O Movimento explica que a mobilização popular, que há anos tomou as ruas de Bertioga, está drasticamente prejudicada pela pandemia.

"As autoridades sabem muito bem que a população de Bertioga, este Movimento e apoiadores, respeitarão o isolamento social e não poderão protestar presencialmente. Ainda assim, as obras avançam em sigilo, porque eles sabem muito bem como este projeto repercute mal junto à opinião pública", dispara.

O Diário vem acompanhando a luta dos ambientalistas, refletida em inúmeras reportagens. Em fevereiro do ano passado, a Cetesb concedeu à Sabesp licença ambiental para a instalação do canteiro de obras, que visam aproveitar a bacia do rio para abastecimento da Região Metropolitana de São Paulo. A proposta de transposição ocorreu no governo do então governador Geraldo Alckmin (PSDB). A obra está orçada em R$ 92 milhões.

O Gaema moveu uma ação civil pública contra as obras. Ano passado, a procuradora municipal de Bertioga, Adriane Cláudia Moreira Novaes, incluiu um parecer à ação que aponta falta de inúmeros estudos e irregularidade do licenciamento ambiental da Cetesb. Segundo afirma, a obra poderá causar danos ambientais, econômicos e sociais "irreparáveis às unidades de conservação, aos rios, à flora e fauna, aos manguezais e à população bertioguense".

Ainda conforme a procuradora, a Cetesb não avaliou outras medidas previstas, como a redução das perdas físicas no armazenamento e distribuição da água e que o empreendimento vai atingir o Rio Sertãozinho, um dos principais formadores do Rio Itapanhaú - principal recurso hídrico de Bertioga.

"Não há outra fonte de abastecimento de água disponível em Bertioga e sequer outra opção futura. Caso seja implantado o empreendimento, haverá a redução da vazão do rio, o que impactará tanto no volume quanto na salinidade da água. As estações de tratamento de água da Sabesp para abastecimento público e pelo sistema autônomo da Riviera de São Lourenço estão localizadas no Rio Itapanhaú", explica, alertando que a população também se manifestou contrária na única audiência pública para tratar do assunto realizada em Bertioga.

COMBATIDA.

Foi criada a Aliança Litoral Sustentável da Baixada Santista em proteção às causas relacionadas ao meio ambiente. O Rio Itapanhaú nasce em Biritiba Mirim, na região da Serra do Mar, e encontra o Oceano Atlântico por intermédio do Canal de Bertioga, percorrendo 40 quilômetros de ecossistemas frágeis como a mata atlântica, a mata paludosa, a mata alta de restinga e manguezais. Portanto, é parte integrante essencial destes ecossistemas.
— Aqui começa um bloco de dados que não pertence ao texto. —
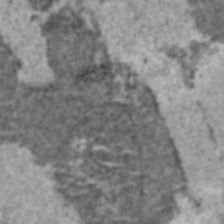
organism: C57BL Mouse
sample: Heart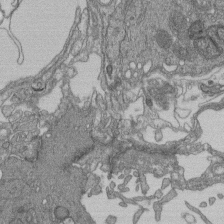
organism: Human
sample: Retinal organoid Rod and Cone cells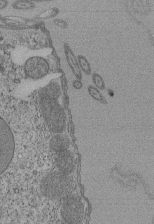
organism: Tetrahymena
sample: Cilia in tetrahymena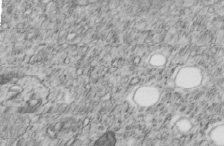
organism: C. elegans
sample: C. elegans embryo early stage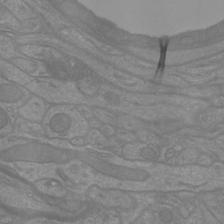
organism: Mouse
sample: Cortical neurons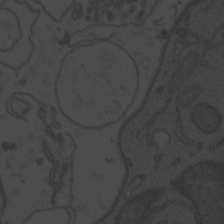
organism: Zebrafish
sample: Macrophage infected with Toxoplasma gondii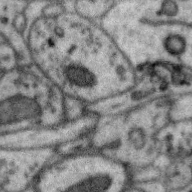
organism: Zebra finch
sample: Brain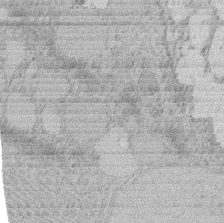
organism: Rat
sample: Salivary granule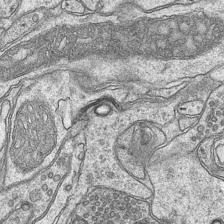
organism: Mouse
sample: CA1 Hippocampus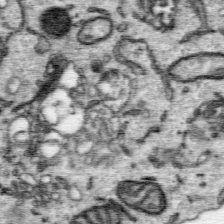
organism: Human
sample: HeLa cells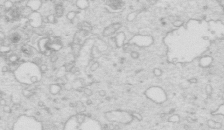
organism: Mouse
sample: Multiciliated cells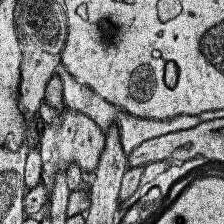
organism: Human
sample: Temporal Lobe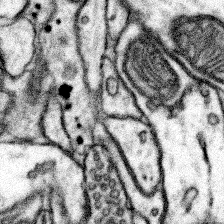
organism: Mouse
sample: Somatosensory cortex neuropil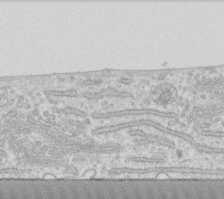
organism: Human
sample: Fibroblast cells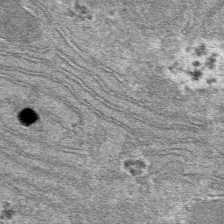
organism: Mouse
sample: Mouse hepatocytes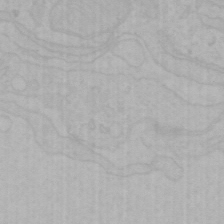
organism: Mouse
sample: Choroid plexus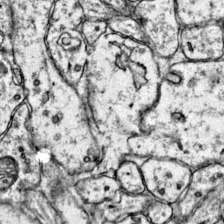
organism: Mouse
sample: Primary visual cortex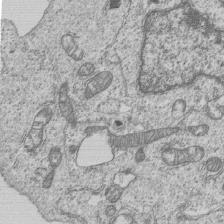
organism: Human
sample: MDA-MB-231 cells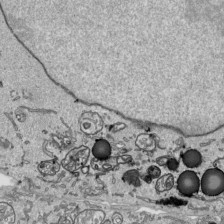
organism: Human
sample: Mitochondria in HCT116 cells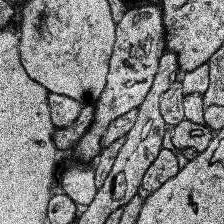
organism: Human
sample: Temporal Lobe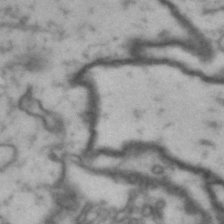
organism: Drosophila
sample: Brain

Na região de inserção do empreendimento ou sob sua influência estão presentes importantes unidades de conservação, como o Parque Estadual da Serra do Mar (Núcleo Bertioga); o Parque Estadual Restinga de Bertioga; a Área de Proteção Ambiental (APA) Estadual Marinha Litoral Centro; o Parque Natural Municipal Ilha do Rio da Praia; e as Reservas Particulares de Patrimônio Natural (RPPNs) Hércules Florence.

SABESP.

Procurada, a Sabesp afirma que a obra conta com todas as determinações previstas na legislação e as obrigações constantes das licenças ambientais estaduais e federais, incluindo realização de audiência pública, com prazo de conclusão para o fim deste ano.
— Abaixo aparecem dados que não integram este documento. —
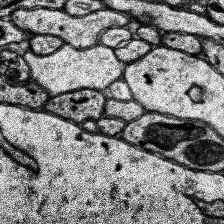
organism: Human
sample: Temporal Lobe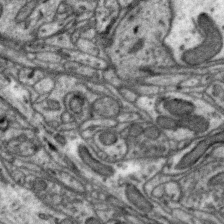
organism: Zebra finch
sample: Brain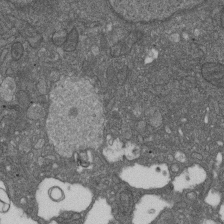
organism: Drosophila
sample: Nephrocyte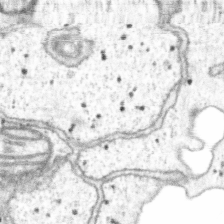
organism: Human
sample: HeLa cells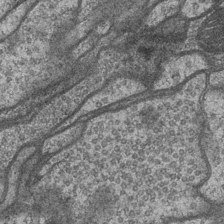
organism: Drosophila
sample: Optic medulla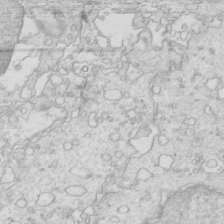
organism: Mouse
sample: Multiciliated cells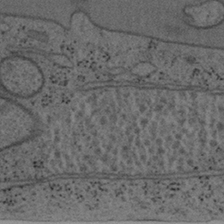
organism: Human
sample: HeLa cells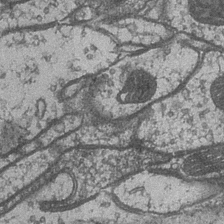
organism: Drosophila
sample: Optic medulla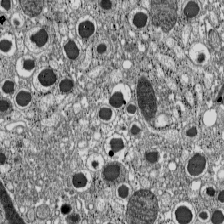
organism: C57BL Mouse
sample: Pancreatic islet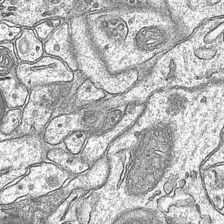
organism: Mouse
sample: CA1 Hippocampus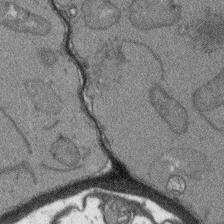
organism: Arabidopsis thaliana
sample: Root tip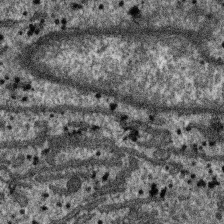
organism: Human
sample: Lung epithelial cells infected with SARS-CoV-2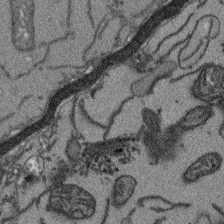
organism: Arabidopsis thaliana
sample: Root tip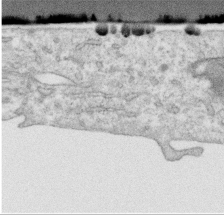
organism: Human
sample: Centriole in RPE cells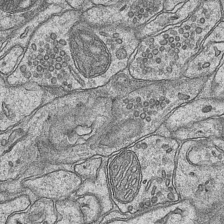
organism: Mouse
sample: CA1 Hippocampus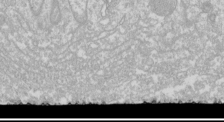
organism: Drosophila
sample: Cell division; meiosis; drosophila spermatocytes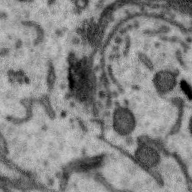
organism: Zebra finch
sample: Brain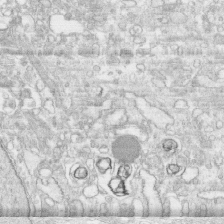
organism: Human
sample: CRL-1474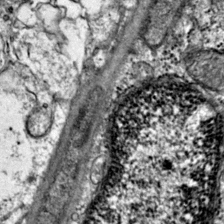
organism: Mouse
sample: Primary visual cortex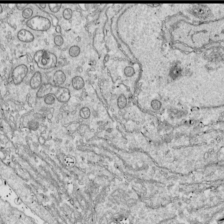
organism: Drosophila
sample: Cell division; meiosis; drosophila spermatocytes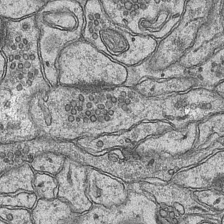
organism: Mouse
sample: CA1 Hippocampus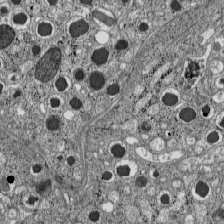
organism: C57BL Mouse
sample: Pancreatic islet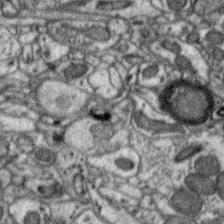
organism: Zebra finch
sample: Brain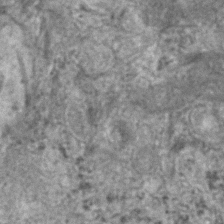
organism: Human
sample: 1205lu cells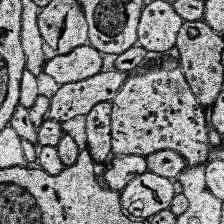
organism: Human
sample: Temporal Lobe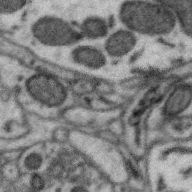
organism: Zebra finch
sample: Brain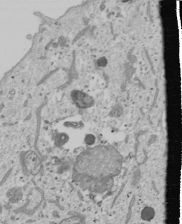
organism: Human
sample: Mitochondria in U2OS cells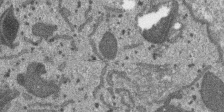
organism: Human
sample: Lung epithelial cells infected with SARS-CoV-2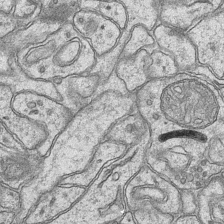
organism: Mouse
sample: CA1 Hippocampus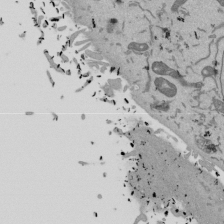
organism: Mouse
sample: ED-1 cell nuclei; centrioles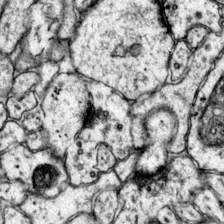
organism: Mouse
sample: Primary visual cortex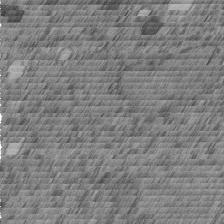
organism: C. elegans
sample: C. elegans embryo early stage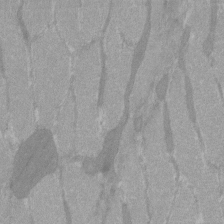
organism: C57BL Mouse
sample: Tibialis anterior muscle cell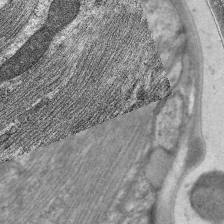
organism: C. elegans
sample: Pharynx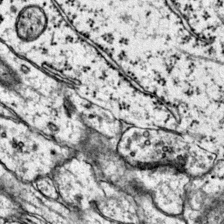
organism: Mouse
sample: Primary visual cortex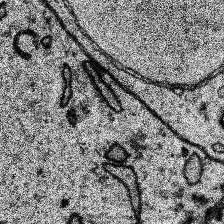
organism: Human
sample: Temporal Lobe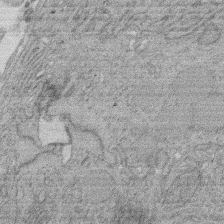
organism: Rat
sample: Salivary granule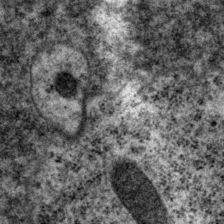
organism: P. pacificus
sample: Pharynx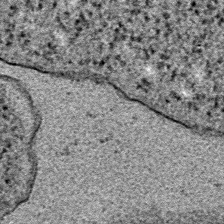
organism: E. coli
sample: E. Coli Bacteria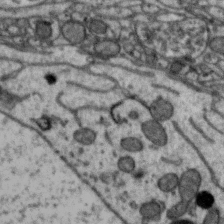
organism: Zebra finch
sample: Brain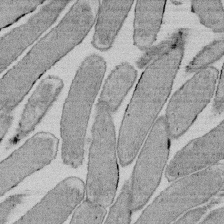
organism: E. coli
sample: Bacterial nucleoid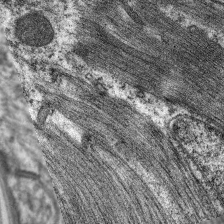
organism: C. elegans
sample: Pharynx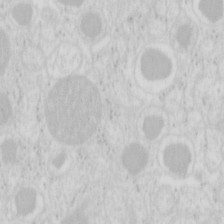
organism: Mouse
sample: Pancreas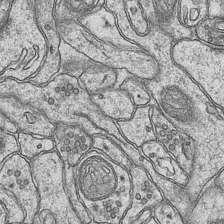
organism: Mouse
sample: CA1 Hippocampus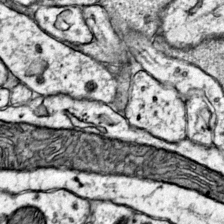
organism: Mouse
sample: Primary visual cortex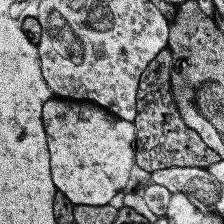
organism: Human
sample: Temporal Lobe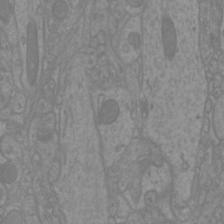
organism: Mouse
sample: Cortical neurons

"Ela vai aumentar a segurança hídrica para mais de 20 milhões de pessoas e se junta ao sistema São Lourenço e a interligação Jaguari-Atibainha, realizados após a crise hídrica", explica a companhia, salientando que as obras seguem os protocolos sanitários determinados pelas autoridades para proteção contra Covid-19.